Oil theft provides billions for terrorists and drug cartels, analysis suggests
Oil theft is fuelling terrorist groups and drug cartels around the world, according to a new analysis.
Mexican drug gangs can earn US$90,000 in seven minutes from tapping a pipeline of refined oil, while insurgents in Nigeria financially benefit from a share of the third of the country’s refined oil exports that is lost to theft, said the Atlantic Council.
The Washington DC-based think-tank, which mapped the scale of crime in the oil refining and processing end of the sector, said the issue had largely been ignored by authorities and law enforcement agencies so far.
“This has been an invisible issue for many years, people do not recognise downstream oil theft as a problem. It’s a multibillion-dollar thing that affects many people all over the world,” said Ian Ralby, the author of the analysis, a follow-up of a study published in January.

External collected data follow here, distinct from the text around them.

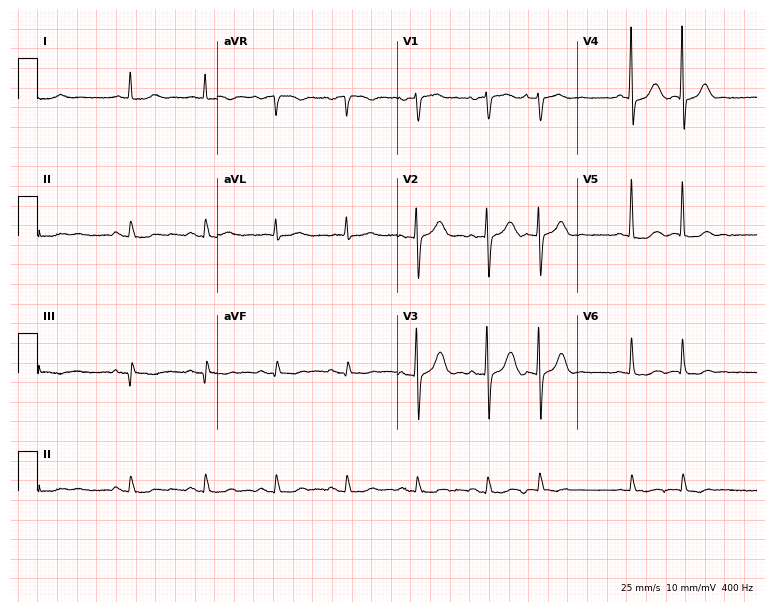
12-lead ECG (7.3-second recording at 400 Hz) from a 76-year-old male. Screened for six findings — first-degree AV block, right bundle branch block, left bundle branch block, sinus bradycardia, atrial fibrillation, sinus tachycardia — none is recorded.
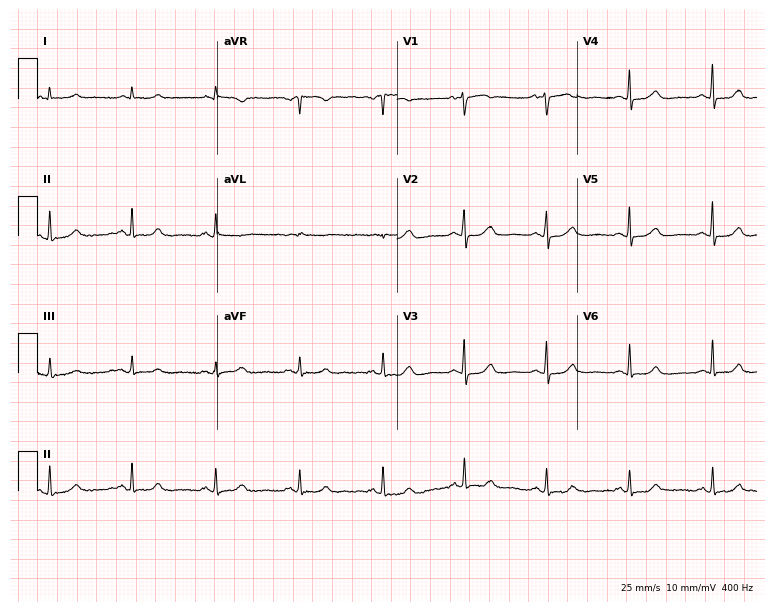
Resting 12-lead electrocardiogram (7.3-second recording at 400 Hz). Patient: a 70-year-old woman. Read as a normal ECG.
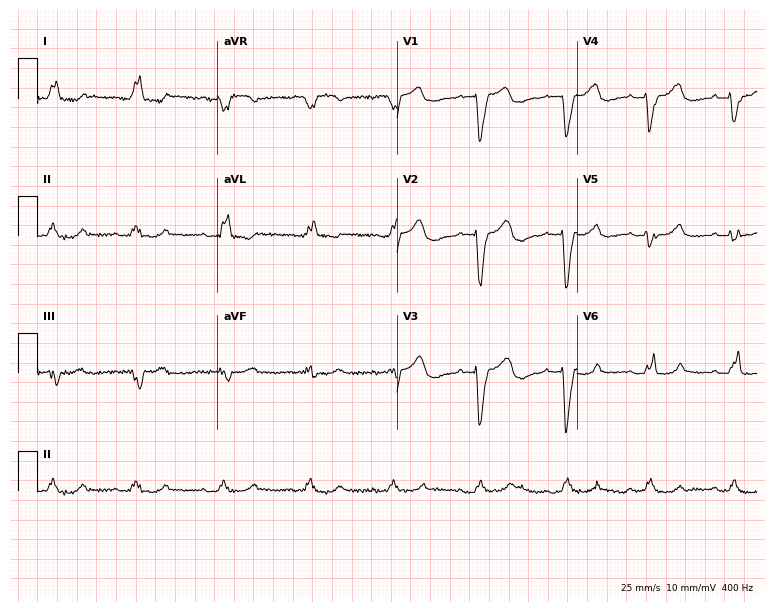
Resting 12-lead electrocardiogram (7.3-second recording at 400 Hz). Patient: a female, 82 years old. The tracing shows left bundle branch block.
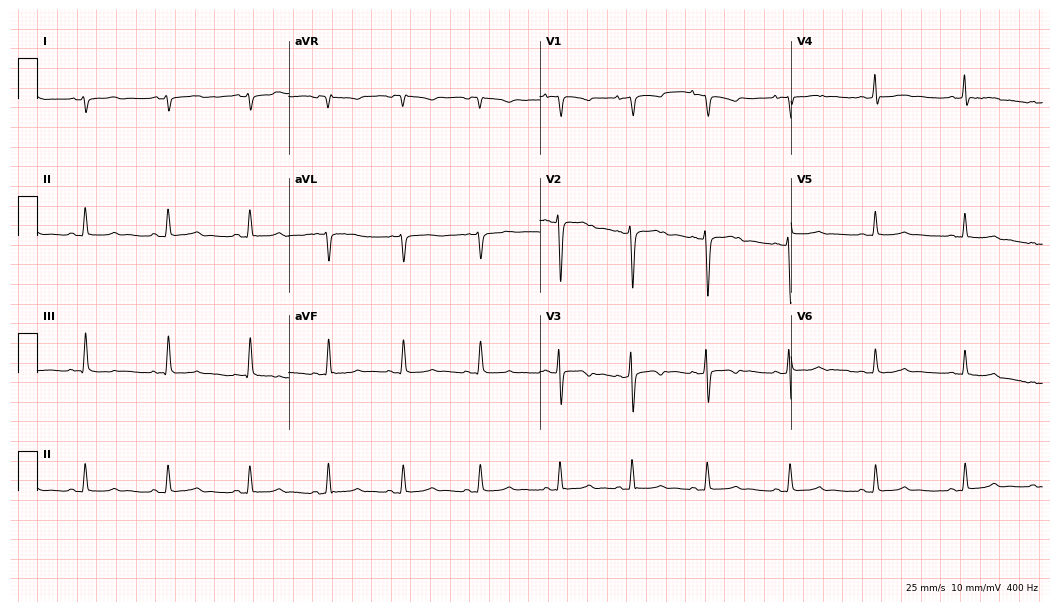
Electrocardiogram, a woman, 17 years old. Of the six screened findings (first-degree AV block, right bundle branch block, left bundle branch block, sinus bradycardia, atrial fibrillation, sinus tachycardia), none is recorded.
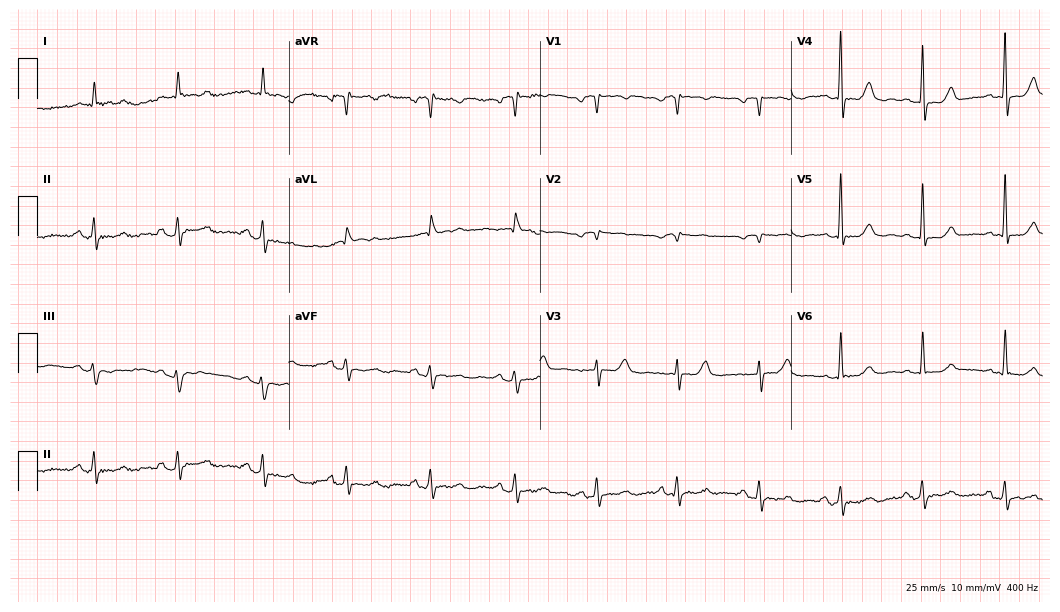
Resting 12-lead electrocardiogram. Patient: a woman, 76 years old. Read as a normal ECG.

“These are global concerns because they affect the global economy, they affect global security and they affect global security,” he added.
The crimes take many forms, from straightforward theft from pipelines to smuggling to avoid taxes.
Donkeys laden with jerry cans are used to smuggle oil across the closed border between oil-rich Algeria and Morocco. As a result an estimated 660,000 cars in Morocco and Tunisia run on fuel smuggled from Algeria, and border cities have sprung up to provide a real estate market to place some of the funds.
“Many, many drops start to flood a house,” said Ralby of the cumulative impact.
Along with Nigeria, Mexico is one of the biggest oil theft hot spots, where an estimated US$1 billion of oil is stolen each year, with the Zetas cartel controlling nearly 40 per cent of that market alone. Drug barons tapping pipelines in Mexico are also known to leave them open afterwards for farmers.
Europe is not exempt from the problem, with the analysis finding the EU lost about €4 billion in hydrocarbon revenues in 2012. Ralby said a huge industry is taking shape where refined crude from Libya, which has Africa’s largest oil reserves, was being illegally transferred ship-to-ship in the Mediterranean and being passed off as legitimate oil imports to the EU.
“We were somewhat surprised to see the extent of ongoing criminality within the EU. Many people believe this is a developing state phenomenon [but it’s not],” Ralby said.
Part of the reason the crimes are not being tackled is that in many cases those who are meant to be stopping oil theft are sometimes involved – regulators can be perpetrators, and police can be facilitators. Another factor is that oil theft is sometimes seen as benign.
“In some cases you have a kind of Robin Hood dynamic,” Ralby said. “You have drug cartels stealing oil from a state-owned oil company and selling it a discount to the poor. And in some cases, yes, you have criminality that aids the energy poor, but at what cost, at what consequence?”
That cost comes in direct economic losses to the energy industry and governments, the environmental impact of spilled oil and in the instability caused by oil money reaching terrorist groups and insurgents such as Nigerian militants the Niger Delta Avengers, according to the analysis.
Ralby said there are affordable and easy “quick wins” to stem downstream oil theft. The Atlantic Council’s Global Energy Centre proposed molecular marking where criminals cannot see that fuel is marked but authorities can test to see if it is illegitimate, and better tracking of oil tanker trucks.